SUPPLIED DATA:
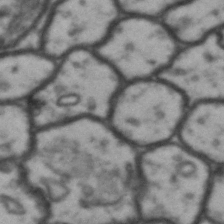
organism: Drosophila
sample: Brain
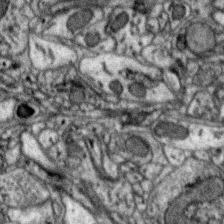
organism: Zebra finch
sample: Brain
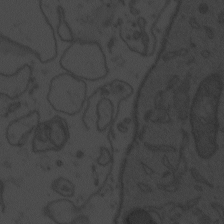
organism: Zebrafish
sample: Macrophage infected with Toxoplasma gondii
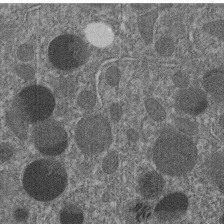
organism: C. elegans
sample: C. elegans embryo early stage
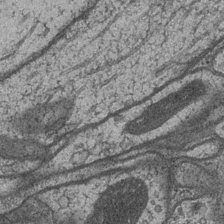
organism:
* * *
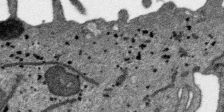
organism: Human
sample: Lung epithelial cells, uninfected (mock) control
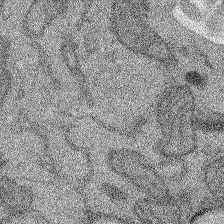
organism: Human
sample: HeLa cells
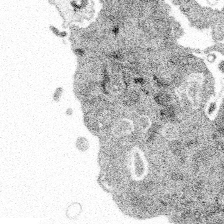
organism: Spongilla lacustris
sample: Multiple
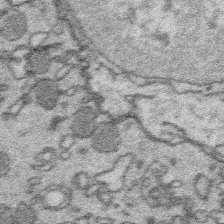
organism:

TASK PROMPT: Read the entries and select each line where the word "organism" is found.

EXERCISE SOLUTION:
organism: Drosophila
organism: Zebra finch
organism: Zebrafish
organism: C. elegans
organism:
organism: Human
organism: Human
organism: Spongilla lacustris
organism:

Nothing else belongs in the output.